L’équipe américaine prévoit poursuivre ses recherches sur la survie des bactéries lors d’impacts et la manière dont elles réagissent à des impacts répétés. Les scientifiques envisagent également de tester des pressions encore plus élevées sur d’autres bactéries. Avec un appareil expérimental plus résistant, bien entendu!
Un peu plus sur Deinococcus radiodurans, bactérie de l’extrême
Cette bactérie extrêmophile se développe dans des environnements hostiles et se retrouve notamment dans le désert du Chili.
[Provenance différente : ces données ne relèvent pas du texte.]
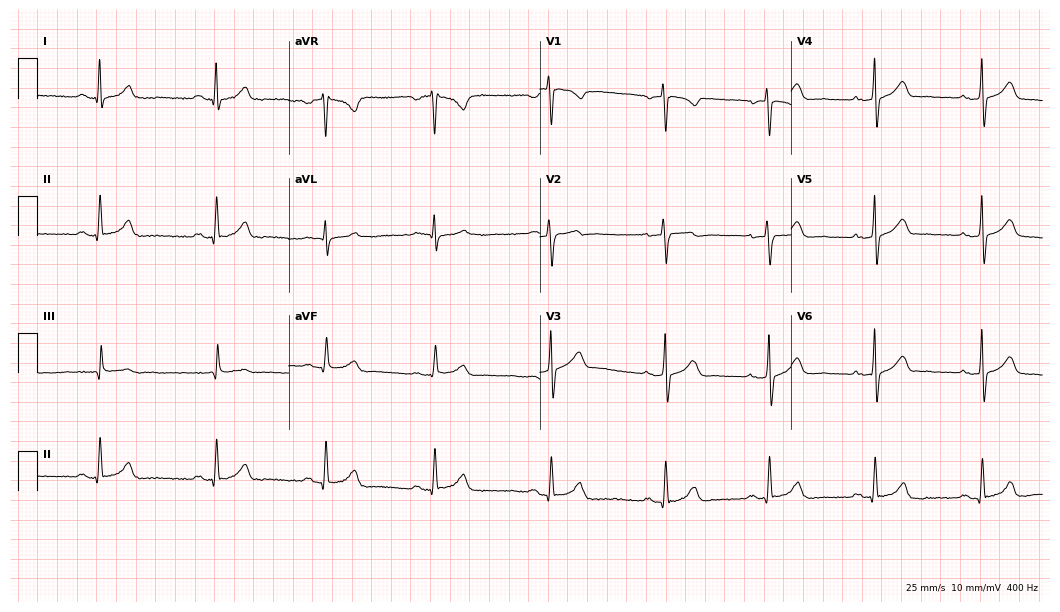
12-lead ECG (10.2-second recording at 400 Hz) from a 35-year-old male. Labelled as a normal ECG.
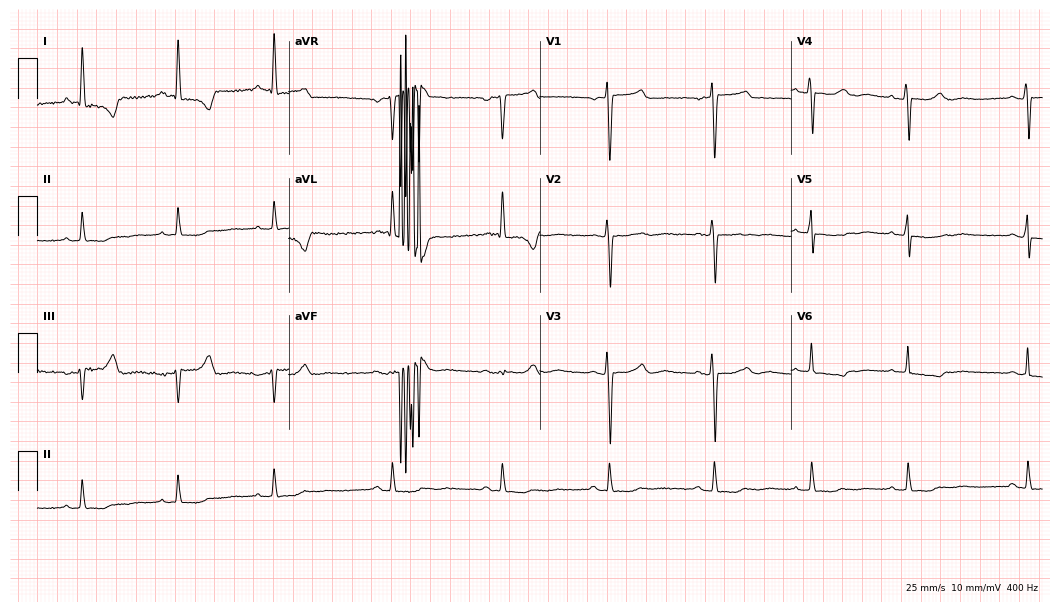
Electrocardiogram, a woman, 69 years old. Of the six screened findings (first-degree AV block, right bundle branch block, left bundle branch block, sinus bradycardia, atrial fibrillation, sinus tachycardia), none is recorded.

Elle supporte les froids extrêmes, les sécheresses prolongées et les niveaux élevés de radiations, comme son nom l’indique. La clé de ses super pouvoirs réside en partie dans la rigidité de son enveloppe cellulaire et sa capacité à autoréparer rapidement son matériel génétique.
Dans la littérature scientifique, les travaux sur la résistance aux pressions extrêmes se sont surtout penchés sur des bactéries répandues sur Terre, comme E. coli. Les bactéries extrêmophiles, quant à elles, vivent dans des conditions comparables à celles que l’on pourrait éventuellement retrouver sur d’autres planètes.